Remarkably prolific, Pablo Picasso worked in a broad range of styles and media over his long career, and his impact on the history of painting and sculpture throughout the twentieth century has been profound. In close collaboration with Georges Braque, Picasso developed cubism—probably the most significant formal innovation of the art.
Picasso began drawing and painting as a child in Spain and entered formal study when he was eleven years old. By 1899, he had left home to join the bohemian milieu in Barcelona. He made several trips to Paris, where he finally settled in 1904. As a young artist seeking to establish himself, Picasso produced his first important works during the 'Blue' and 'Rose' periods: melancholic and sentimental images of poverty and social alienation.
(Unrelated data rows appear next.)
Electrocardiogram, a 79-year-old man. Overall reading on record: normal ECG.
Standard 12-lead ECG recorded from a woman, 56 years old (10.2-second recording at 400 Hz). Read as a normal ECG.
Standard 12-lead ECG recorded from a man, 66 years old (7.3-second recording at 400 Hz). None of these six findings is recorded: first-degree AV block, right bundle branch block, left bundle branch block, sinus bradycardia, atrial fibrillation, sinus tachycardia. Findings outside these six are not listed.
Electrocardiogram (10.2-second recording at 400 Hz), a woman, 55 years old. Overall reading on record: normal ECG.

In Paris, Picasso quickly became the center of a circle of avant-garde painters and poets. From this point, his work underwent a continual process of stylistic change. Drawing on many unconventional sources, including ancient Iberian sculpture and African art, the artist entered a phase of primitivism, which culminated in the breakthrough painting Les Demoiselles d'Avignon of 1907 (Museum of Modern Art, New York). This was soon followed by cubism, a bold departure from the conventions of perspective that had long dominated pictorial space in Western art.
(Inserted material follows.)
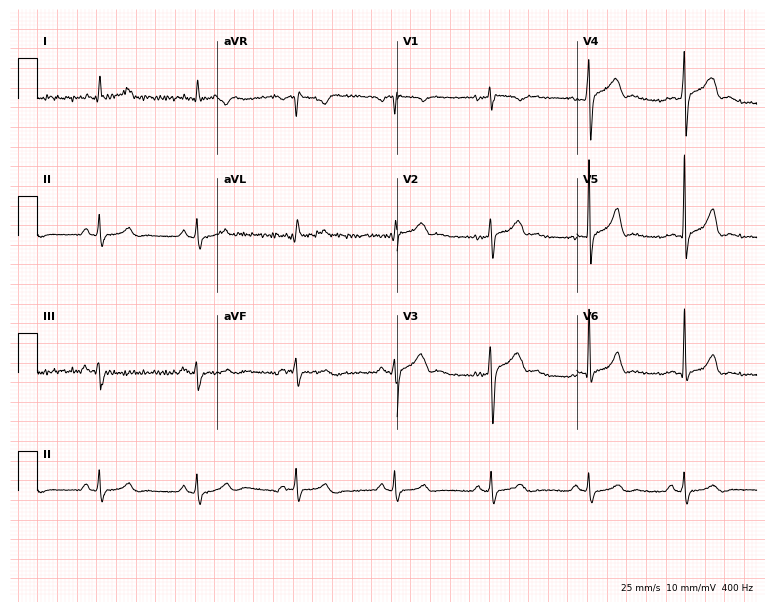
Standard 12-lead ECG recorded from a 44-year-old man. Read as a normal ECG.
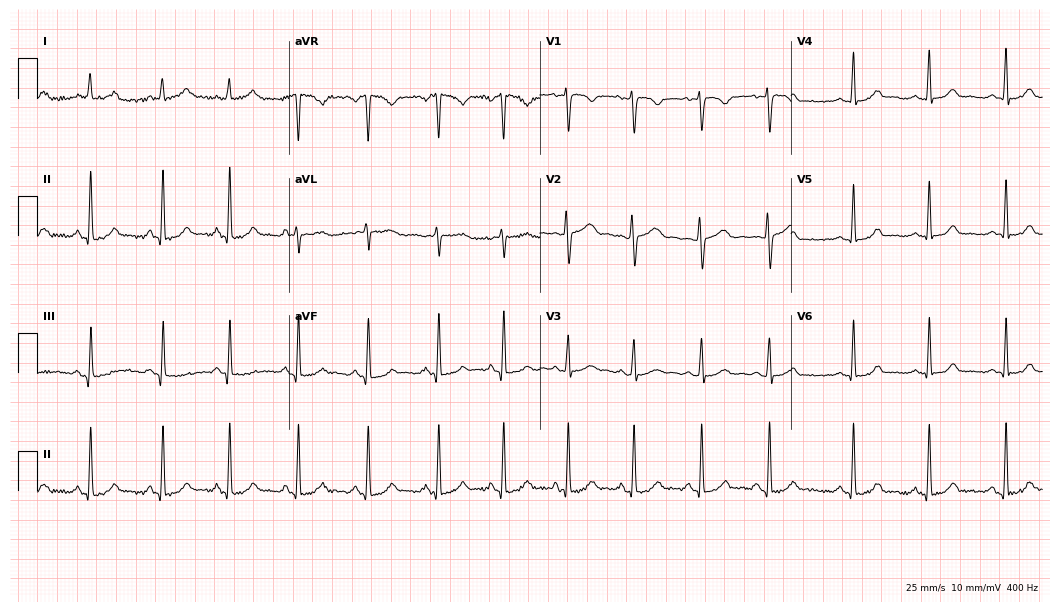
Resting 12-lead electrocardiogram. Patient: a woman, 22 years old. None of these six findings is recorded: first-degree AV block, right bundle branch block, left bundle branch block, sinus bradycardia, atrial fibrillation, sinus tachycardia.

During the late 1910s, Picasso developed a form of neoclassicism that corresponded to the conservative aesthetic climate in France between the two world wars. Ten years later, he experimented with surrealism, a movement he greatly influenced, bringing new extremes of violence and sexuality into his work. These elements were often represented by a highly personal adaptation of subjects from classical mythology.
After World War II Picasso's work entered a bold, new expressionist phase during which he produced series of pictures based on celebrated paintings by Diego Velázquez, Eugène Delacroix, and Edouard Manet. Picasso had long been an international celebrity, and in 1963, a museum of his work was established in Barcelona. Other museums were founded in Arles, Avignon, and, posthumously, Paris.